“Clinical and Radiographic Outcomes of Four Different Treatment Strategies in Patients with Early Rheumatoid Arthritis (the BeSt Study).”
Arthritis & Rheumatism. 2005 Nov;52(11):3381-3390. [free full text]
Rheumatoid arthritis (RA) is among the most prevalent of the rheumatic diseases with a lifetime prevalence of 3.6% in women and 1.7% in men . It is a chronic, systemic, inflammatory autoimmune disease of variable clinical course that can severely impact physical functional status and even mortality. Over the past 30 years, as the armamentarium of therapies for RA has exploded, there has been increased debate about the ideal initial therapy. The BeSt (Dutch: Behandel-Strategieën “treatment strategies”) trial was designed to compare, according to the authors, four of “the most frequently used and discussed strategies.” Regimens incorporating traditional disease-modifying antirheumatic drugs (DMARDs), such as methotrexate, and newer therapies, such as TNF-alpha inhibitors, were compared directly.

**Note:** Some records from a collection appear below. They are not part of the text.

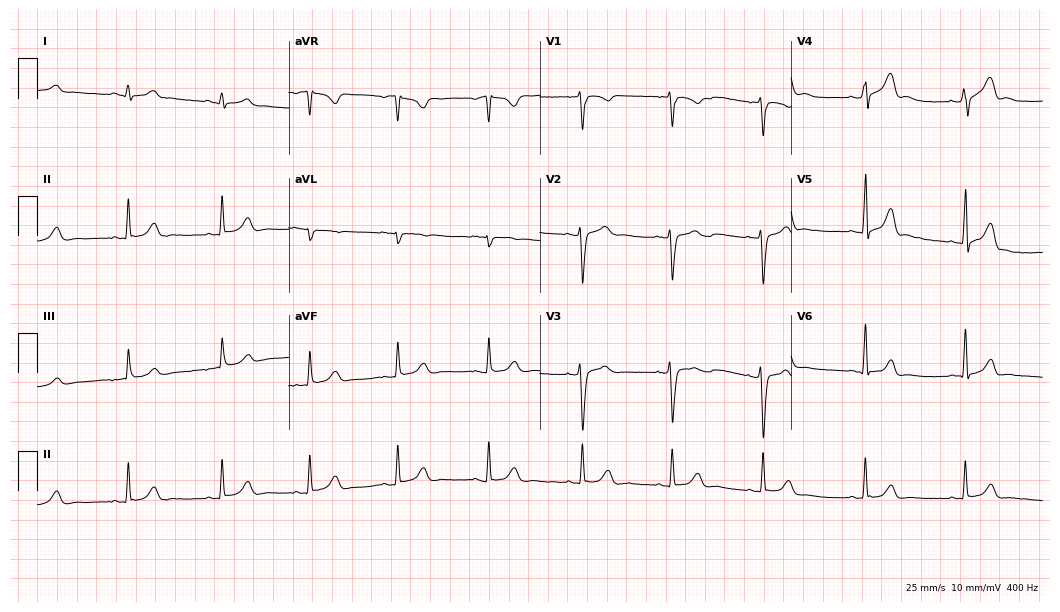
12-lead ECG from a man, 31 years old. Labelled as a normal ECG.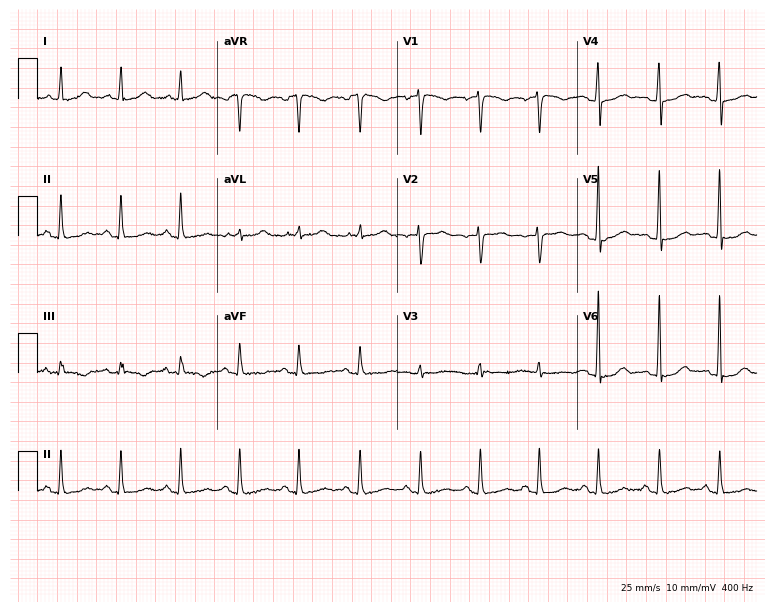
12-lead ECG from a 44-year-old woman. No first-degree AV block, right bundle branch block (RBBB), left bundle branch block (LBBB), sinus bradycardia, atrial fibrillation (AF) or sinus tachycardia recorded for this tracing.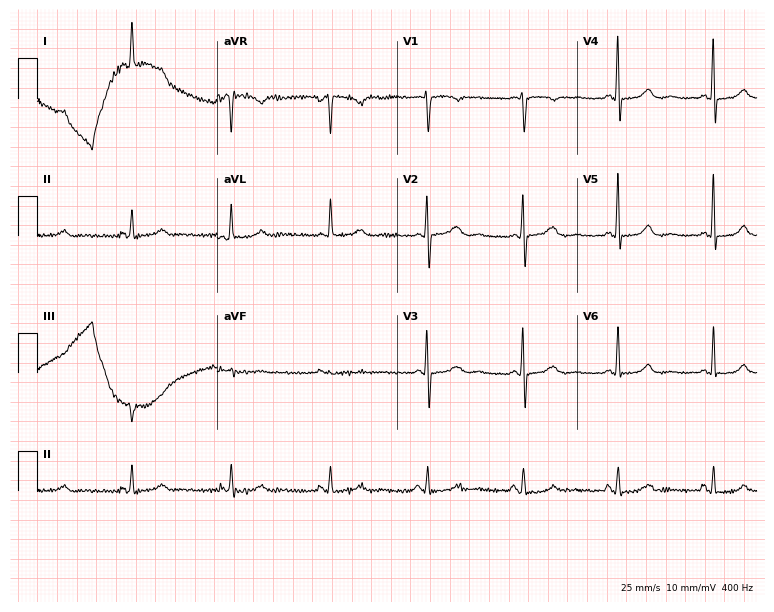
12-lead ECG from a female, 71 years old. Recorded interpretation: within normal limits.

The trial enrolled 508 DMARD-naïve patients with early rheumatoid arthritis. Pertinent exclusion criteria included history of cancer and pre-existing laboratory abnormalities or comorbidities (e.g. elevated creatinine or ALT, alcohol abuse, pregnancy or desire to conceive, etc.) that would preclude the use of various DMARDs. Patients were randomized to one of four treatment groups. Within each regimen, the Disease Activity Score in 44 joints (DAS-44) was assessed q3 months, and, if > 2.4, the medication regimen was uptitrated to the next step within the treatment group.
Four Treatment Groups
- Sequential monotherapy: methotrexate (MTX) 15mg/week, uptitrated PRN to 25-30mg/week. If insufficient control, the following sequence was pursued: sulfasalazine (SSZ) monotherapy, leflunomide monotherapy, MTX + infliximab, gold with methylprednisolone, MTX + cyclosporin A (CSA) + prednisone
- Step-up combination therapy: MTX 15mg/week, uptitrated PRN to 25-30mg/week. If insufficient control, SSZ was added, followed by hydroxychloroquine (HCQ), followed by prednisone. If patients failed to respond to those four drugs, they were switched to MTX + infliximab, then MTX + CSA + prednisone, and finally to leflunomide.

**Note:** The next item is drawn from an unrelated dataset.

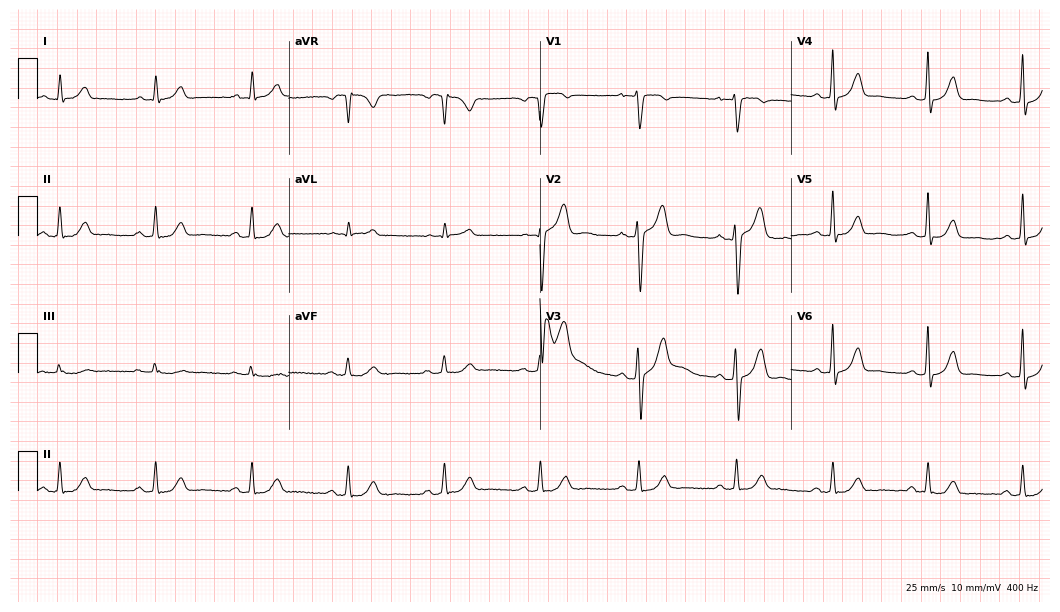
12-lead ECG from a 44-year-old male patient. Recorded interpretation: within normal limits.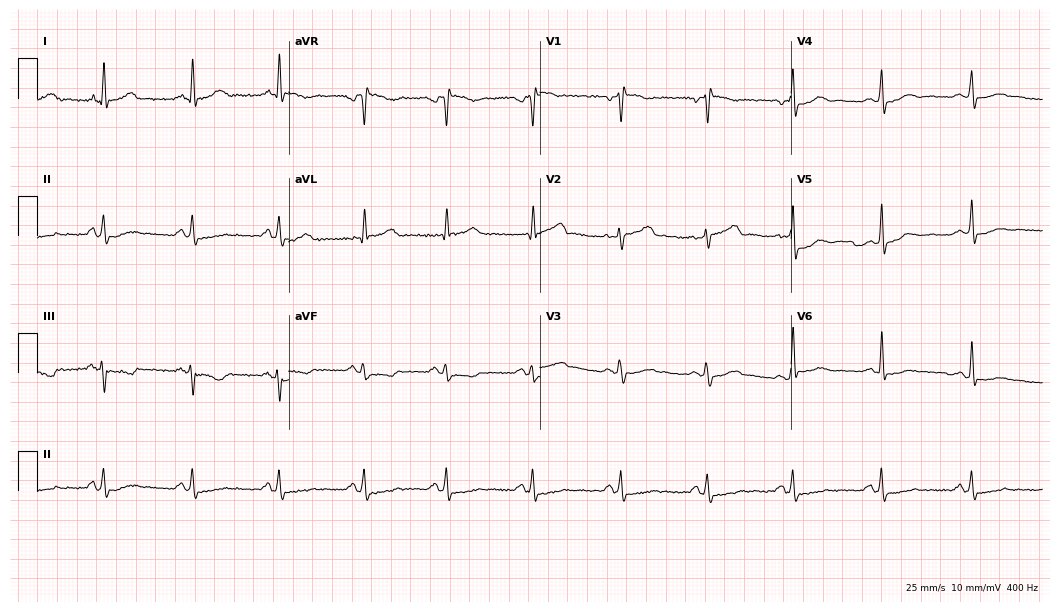
ECG (10.2-second recording at 400 Hz) — a 38-year-old female. Screened for six findings — first-degree AV block, right bundle branch block, left bundle branch block, sinus bradycardia, atrial fibrillation, sinus tachycardia — none is recorded.

- Initial combination therapy with tapered high-dose prednisone: MTX 7.5 mg/week + SSZ 2000 mg/day + prednisone 60mg/day (tapered in 7 weeks to 7.5 mg/day). If insufficient control, MTX was uptitrated to 25-30 mg/week. Next, combination would be switched to MTX + CSA + prednisone, then MTX + infliximab, then leflunomide monotherapy, gold with methylprednisolone, and finally azathioprine with prednisone.

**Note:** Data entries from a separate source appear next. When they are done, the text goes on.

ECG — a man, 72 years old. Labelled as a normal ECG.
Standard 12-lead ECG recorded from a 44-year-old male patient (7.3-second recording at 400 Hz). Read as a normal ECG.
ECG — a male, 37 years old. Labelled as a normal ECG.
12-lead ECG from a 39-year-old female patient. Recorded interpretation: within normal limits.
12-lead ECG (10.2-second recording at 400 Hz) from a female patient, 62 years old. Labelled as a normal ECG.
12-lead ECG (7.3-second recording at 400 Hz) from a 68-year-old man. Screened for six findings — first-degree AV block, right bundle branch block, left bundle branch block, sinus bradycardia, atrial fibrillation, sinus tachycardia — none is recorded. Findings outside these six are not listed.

- Initial combination therapy with infliximab: MTX 25-30 mg/week + infliximab 3 mg/kg at weeks 0, 2, 6, and q8 weeks thereafter. There was a protocol for infliximab-dose uptitration starting at 3 months. If insufficient control on MTX and infliximab 10 mg/kg, patients were switched to SSZ, then leflunomide, then MTX + CSA + prednisone, then gold + methylprednisolone, and finally AZA with prednisone.
Once clinical response was adequate for at least 6 months, there was a protocol for tapering the drug regimen.
The primary endpoints were: 1) functional ability per the Dutch version of the Health Assessment Questionnaire (D-HAQ), collected by a blinded research nurse q3 months and 2) radiographic joint damage per the modified Sharp/Van der Heijde score (SHS). Pertinent secondary outcomes included DAS-44 score and laboratory evidence of treatment toxicity.
At randomization, enrolled RA patients had a median duration of symptoms of 23 weeks and median duration since diagnosis of RA of 2 weeks. Mean DAS-44 was 4.4 ± 0.9. 72% of patients had erosive disease. Mean D-HAQ score at 3 months was 1.0 in groups 1 and 2 and 0.6 in groups 3 and 4 (p < 0.001 for groups 1 and 2 vs. groups 3 and 4; paired tests otherwise insignificant). Mean D-HAQ at 1 year was 0.7 in groups 1 and 2 and 0.5 in groups 3 and 4 (p = 0.010 for group 1 vs. group 3, p = 0.003 for group 1 vs. group 4; paired tests otherwise insignificant). At 1 year, patients in group 3 or 4 had less radiographic progression in joint damage per SHS than patients in group 1 or 2. Median increases in SHS were 2.0, 2.5., 1.0, and 0.5 in groups 1-4, respectively (p = 0.003 for group 1 vs. group 3, p < 0.001 for group 1 versus group 4, p = 0.007 for group 2 vs. group 3, p < 0.001 for group 2 vs. group 4). Regarding DAS-44 score: low disease activity (DAS-44 ≤ 2.4) at 1 year was reached in 53%, 64%, 71%, 74% of groups 1-4, respectively (p = 0.004 for group 1 vs. group 3, p = 0.001 for group 1 vs. group 4, p not significant for other comparisons). There were no group differences in prevalence of adverse effects.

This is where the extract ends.